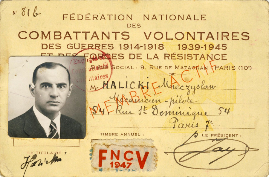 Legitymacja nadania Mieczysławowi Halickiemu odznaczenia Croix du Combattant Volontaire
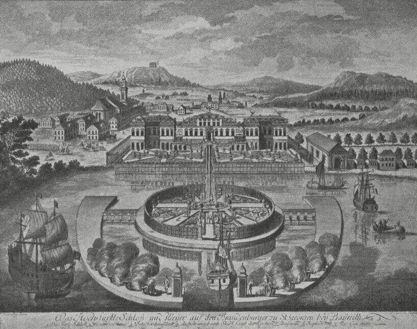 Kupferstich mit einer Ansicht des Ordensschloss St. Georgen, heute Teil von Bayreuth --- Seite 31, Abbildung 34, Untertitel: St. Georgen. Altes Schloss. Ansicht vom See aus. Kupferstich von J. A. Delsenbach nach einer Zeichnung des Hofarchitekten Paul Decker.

* * *

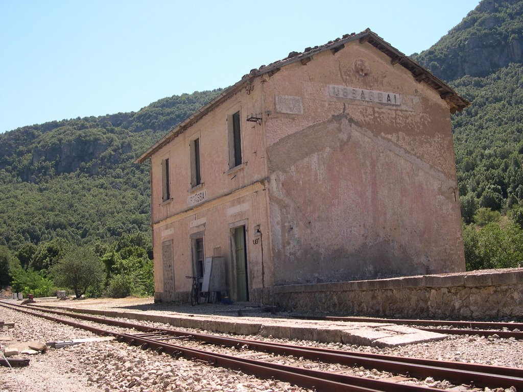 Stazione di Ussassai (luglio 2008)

- TASK TO CARRY OUT -
Only one part of the listing is wanted: the lines from the one containing "Legitymacja nadania Mieczysławowi" through the one containing "Kupferstich mit einer", both included. Please transcribe it exactly, leaving out the pictures.

- SOLUTION FOR THIS TASK -
 Legitymacja nadania Mieczysławowi Halickiemu odznaczenia Croix du Combattant Volontaire
 Kupferstich mit einer Ansicht des Ordensschloss St. Georgen, heute Teil von Bayreuth --- Seite 31, Abbildung 34, Untertitel: St. Georgen. Altes Schloss. Ansicht vom See aus. Kupferstich von J. A. Delsenbach nach einer Zeichnung des Hofarchitekten Paul Decker.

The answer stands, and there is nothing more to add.